The World Bank recommends extending South Africa's SEZ tax incentive nationwide
Tuesday 07 July 2026 - 04:30pm
South Africa's Minister of Trade, Industry and Competition, Parks Tau, addresses a media briefing hosted by the Department of Trade, Industry and Competition (DTIC). Photo Credit: DTIC
NNA News - The World Bank has recommended that South Africa extend its 15% corporate income tax incentive to all special economic zones (SEZs), arguing that the country already has the infrastructure, legal framework, and institutional capacity needed to build a world-class SEZ programme.
South Africa’s Minister of Trade, Industry and Competition, Parks Tau, welcomed the findings in a statement issued by his office and the Department of Trade, Industry and Competition (DTIC) on Monday, saying the assessment showed progress in implementing South Africa’s SEZ programme. “As government, we are encouraged by the outcomes of this study. It has confirmed the impressive progress that we have achieved in the roll-out of the programme, as well as the hugely positive impact that it has had on the economy of the country in general and the provinces where they are located in particular,” Tau said.
A Special Economic Zone (SEZ) is a geographically designated area where different laws and business rules apply compared with the rest of the country. Governments use SEZs to attract investment, boost exports, and create jobs by offering incentives such as tax relief, customs benefits, and improved infrastructure. South Africa established the SEZ programme to replace the earlier Industrial Development Zones (IDZs) and broaden the focus of industrialisation. The programme was formalised through the Special Economic Zones Act No. 16 of 2011 and is aligned with the National Industrial Policy Framework and the New Growth Path.
Under the Act, SEZs can take several forms. An Industrial Development Zone is a purpose-built estate focused on value-added and export-oriented manufacturing and services. A free port is a duty-free area adjacent to a port for the storage, repackaging, or processing of imported goods. A Free Trade Zone keeps the focus on developing a specific sector or industry that is primarily aimed at export markets. The World Bank assessment examined South Africa’s SEZ programme through surveys across all 12 zones, interviews with provincial government representatives and businesses operating within the zones, and administrative data from government institutions.
The assessment also drew on information from the DTIC, the South African Revenue Service (SARS), National Treasury, and international case studies from India, China, Poland, the United Arab Emirates, and Jordan. According to the assessment, South Africa has the infrastructure, legal framework, and institutional capacity required to operate a world-class SEZ programme.

The World Bank headquarters in Washington, D.C. The institution has recommended that South Africa expand its 15% corporate income tax incentive to all Special Economic Zones (SEZs).

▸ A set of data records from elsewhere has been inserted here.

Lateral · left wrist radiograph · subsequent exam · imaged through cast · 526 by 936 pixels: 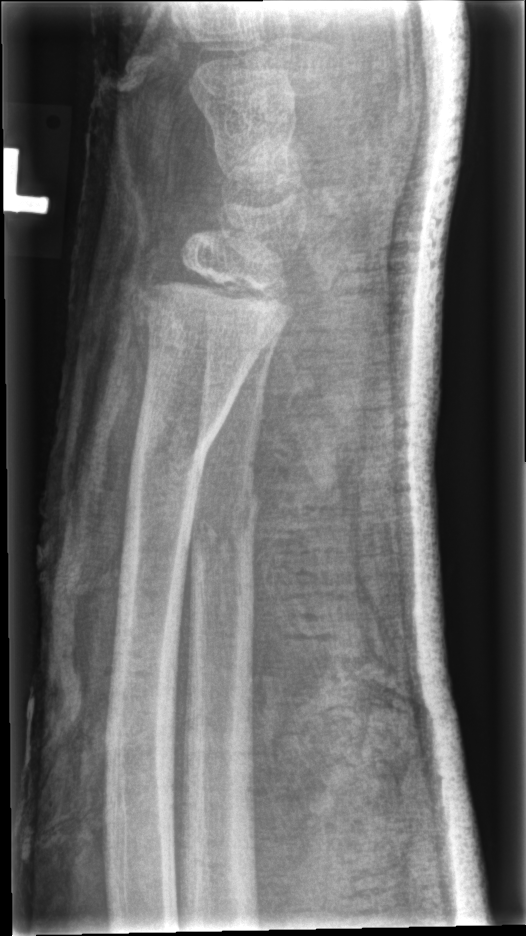 * Fracture: 126,401,219,513
  188,468,266,584.
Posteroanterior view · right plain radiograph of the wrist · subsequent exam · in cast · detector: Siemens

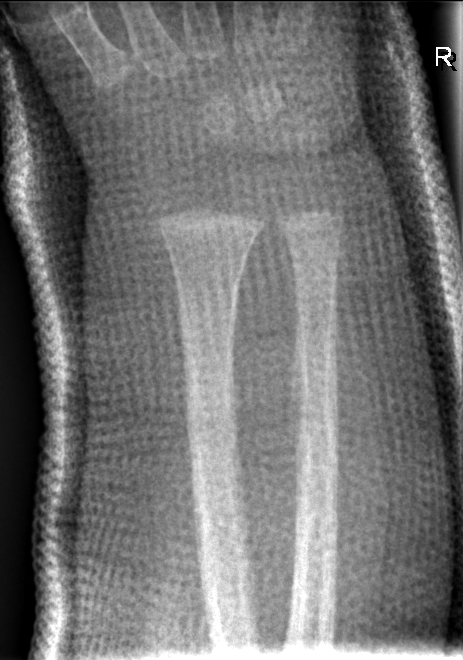

Fx present but not clearly seen in this view.
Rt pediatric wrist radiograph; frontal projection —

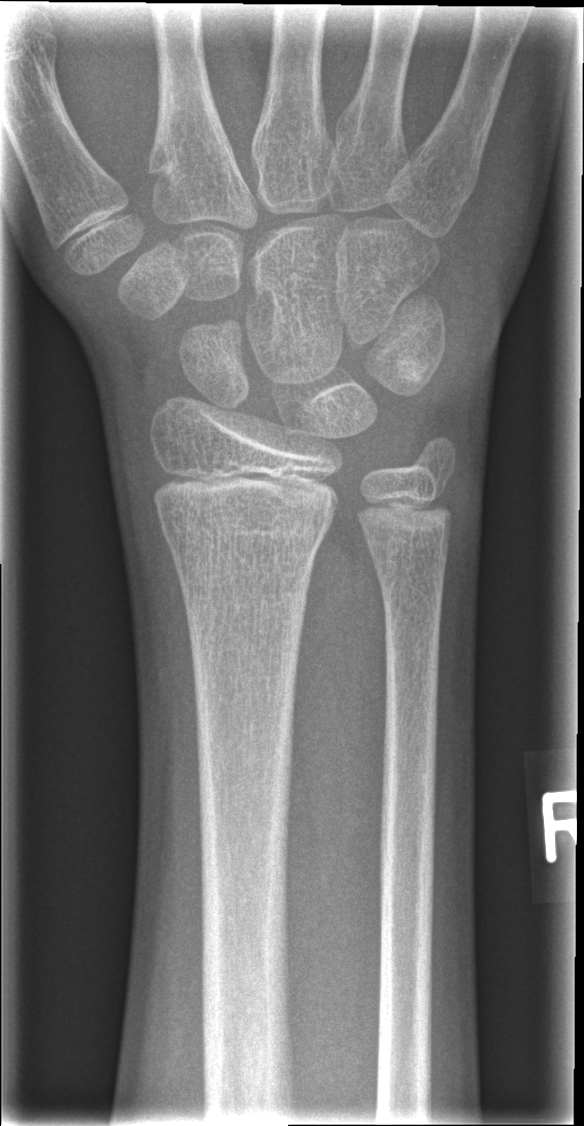

FINDINGS: Fracture: present but not clearly seen in this view.
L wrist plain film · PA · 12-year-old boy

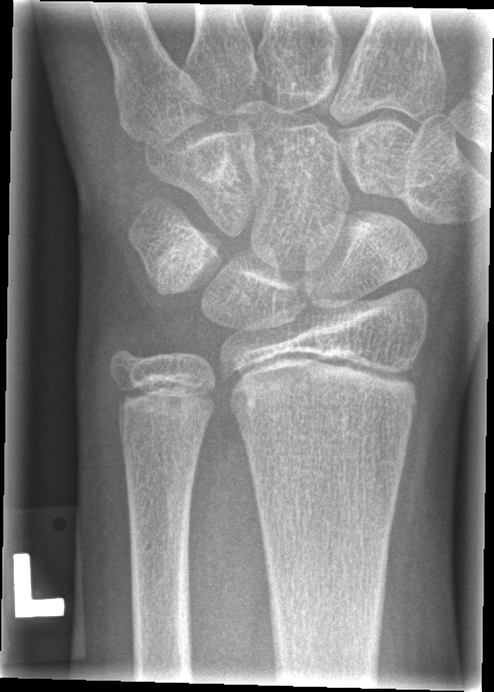

- No fracture annotation.
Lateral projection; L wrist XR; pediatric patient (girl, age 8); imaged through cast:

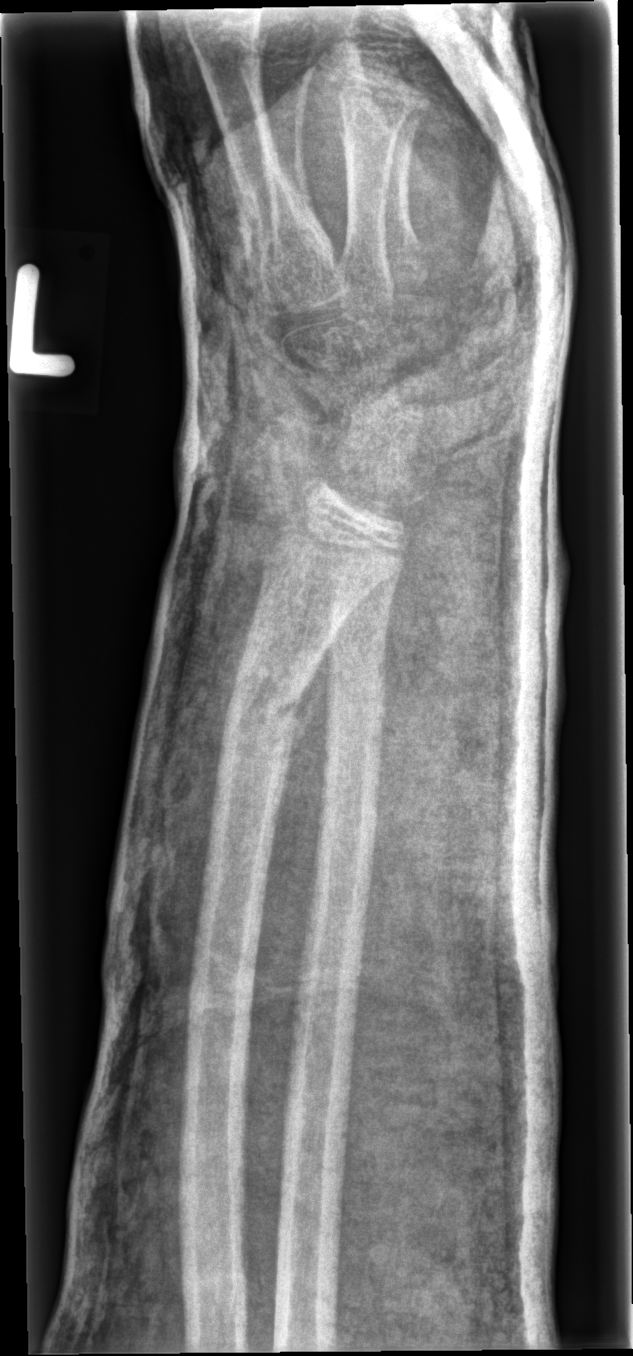
(pixel coordinates, top-left origin, xyxy)
AO classification = 23-M/2.1
fracture = (219, 673, 319, 768)
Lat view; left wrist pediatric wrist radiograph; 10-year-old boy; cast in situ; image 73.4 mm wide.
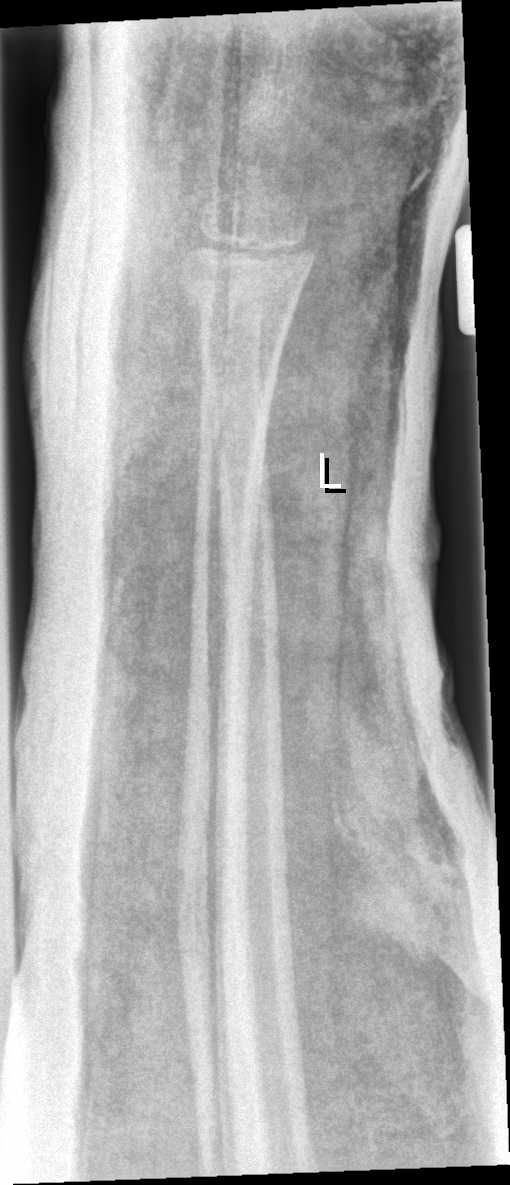

{"_coords": "pixel coordinates, top-left origin, xyxy", "fracture": "(170, 242, 312, 337)"}
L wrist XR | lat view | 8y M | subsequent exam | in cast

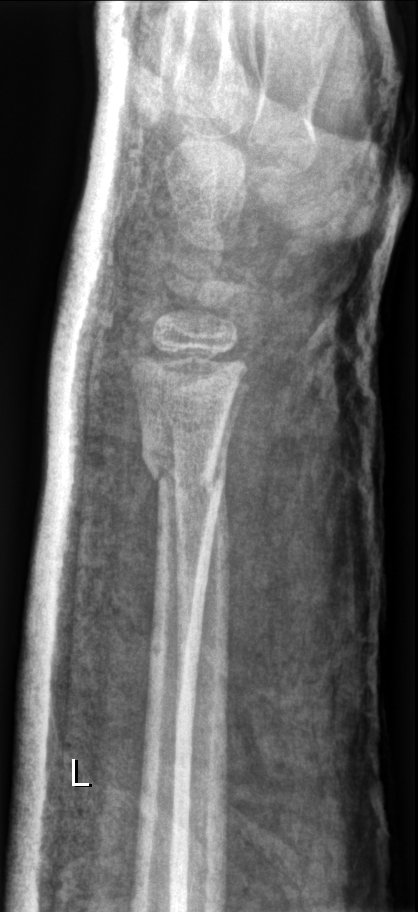

• Fx identified at bbox(138, 435, 232, 501).
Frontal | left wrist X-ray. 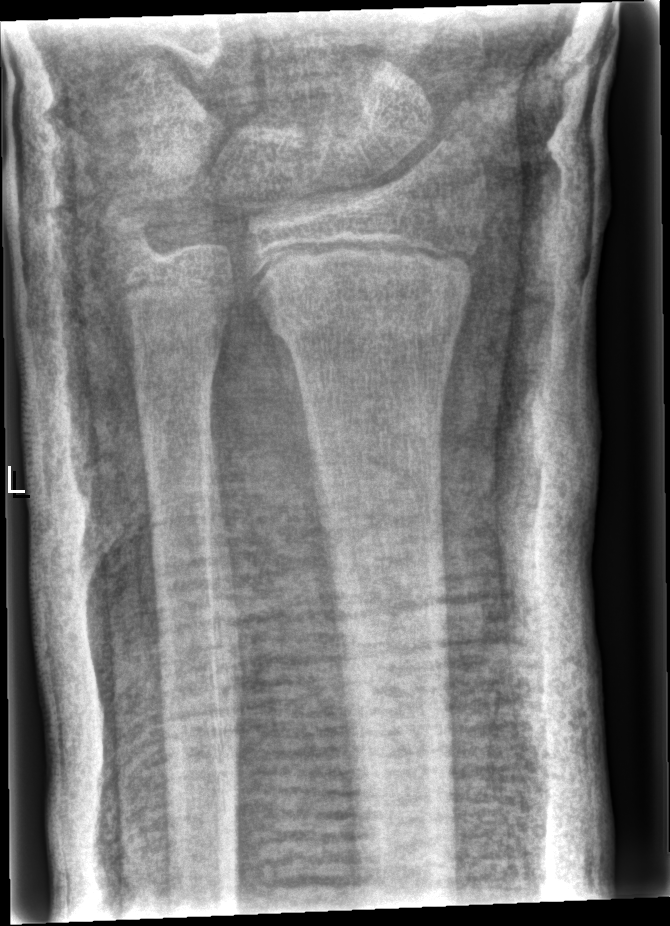
Bounding boxes in image-pixel xyxy.
One Fx at 262 283 470 357.
One periosteal new bone at 273 332 315 494.
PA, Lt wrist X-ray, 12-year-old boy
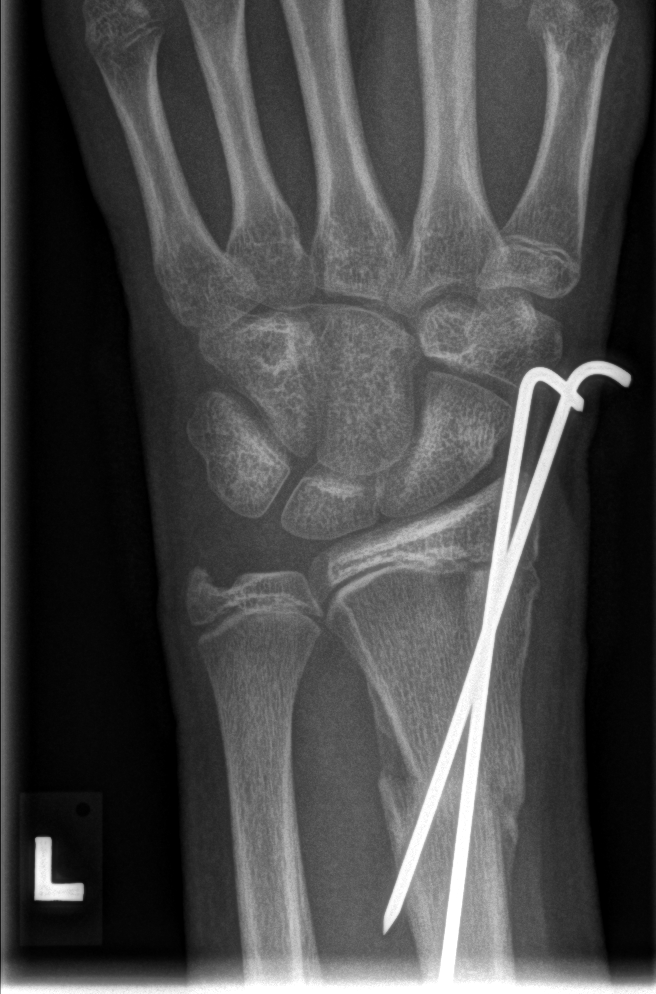 Findings: Fx identified at (left=372, top=754, right=532, bottom=830); (left=177, top=549, right=237, bottom=607). Metal: (left=381, top=358, right=634, bottom=985). Two periosteal new bone at (left=362, top=663, right=420, bottom=818) (left=483, top=788, right=525, bottom=931). AO code 23r-M/3.1; 23u-E/7.
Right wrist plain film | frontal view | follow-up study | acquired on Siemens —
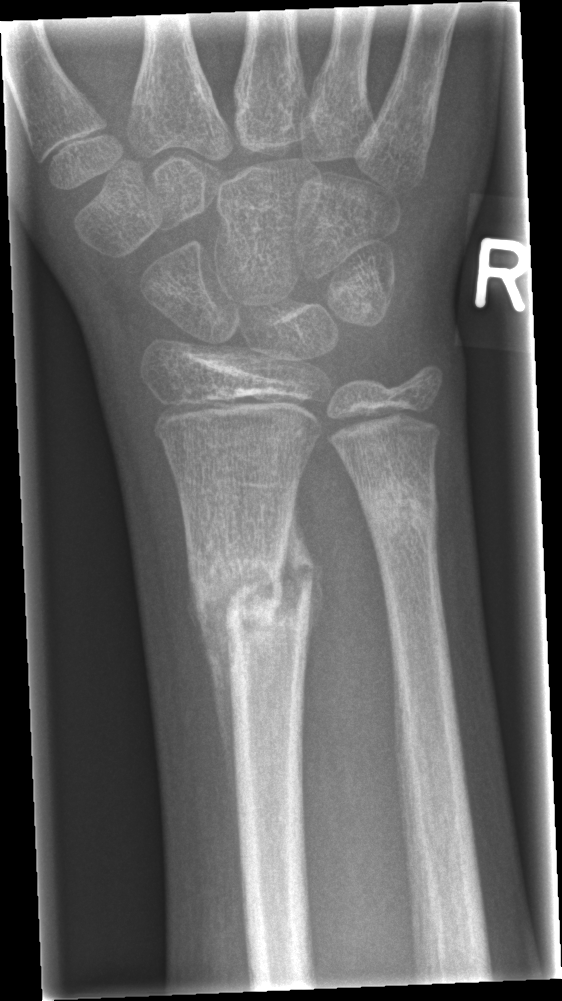   # bounding boxes in image-pixel xyxy
  periostealreaction: 186 568 238 864; 276 494 324 647
  osteopenia: present
  fracture: 2 @ 182 523 315 655; 358 479 444 548
  ao: 23r-M/3.1; 23u-M/2.1
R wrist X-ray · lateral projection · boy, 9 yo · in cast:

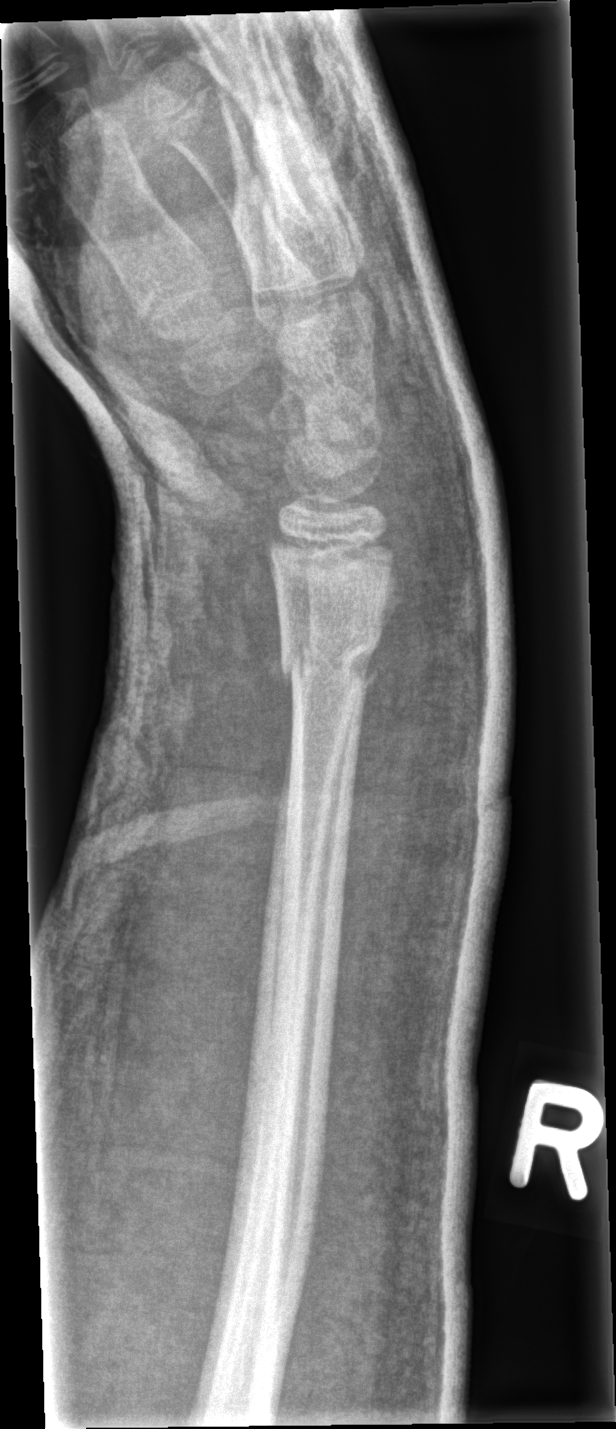
(bounding boxes in image-pixel xyxy)
bone fracture: (274, 632, 380, 703)
AO code: 23r-M/3.1; 23u-M/2.1

Photo Credit: World Bank
The report also highlighted the economic contribution of existing zones, with the DTIC reporting that operational SEZs have generated R14.8 billion in revenue and created more than 30 000 jobs in the country. “The fact that R14.8 billion in revenue has been generated by operational SEZs, and that more than 30 000 jobs have been created, speaks volumes about the capacity and potential of the programme to contribute immensely to the country’s economic growth, transformation, and industrialisation,” Tau added.
DTIC said the findings will guide the government's review of the next phase of SEZ development under the Revised Special Economic Zones Implementation Model, which forms part of the Spatial Industrial Development Strategy. “The study has identified various areas for improvement and recommendations, which we need to thoroughly analyse and consider implementing in line with the Revised Special Economic Zones Implementation Model,” he explained.
The proposed measures include extending the 15% corporate income tax rate to all SEZs, introducing a five-year intervention framework for underperforming zones, and establishing private-sector industrial parks within SEZs using the Dube TradePort model. The report also suggests making official agreements for municipal services, accelerating mixed-use developments for small and medium-sized businesses, and setting up a special fund for SEZs with different financing options for infrastructure and buildings.
The recommendations come as South Africa continues to expand its SEZ network. The DTIC reported that the country has 13 designated SEZs across eight provinces, supporting industries including automotive manufacturing, renewable energy, agro-processing, pharmaceuticals, and petrochemicals. Nine SEZs are currently operational: Coega, East London, Richards Bay, Dube TradePort, Maluti-a-Phofung, Saldanha Bay, OR Tambo, Atlantis, and Tshwane Automotive.
The newest zone, the Fetakgomo Tubatse SEZ in Limpopo, focuses on mining, mineral beneficiation, energy, agriculture, and automotive production. The operational zones have attracted 224 investors and secured more than R31.7 billion in committed investment, supporting 28 821 permanent jobs, according to DTIC. For the current financial year, Tau said the department has already developed several interventions, some of which align with the World Bank’s recommendations. “We have already designed various interventions that we have prioritised for this financial year, some of which are in line with the study’s recommendations. These are going to result in more SEZs being designated, more investments flowing into the SEZs, more jobs being created, and more small businesses being created in and around the SEZs,” Tau stated.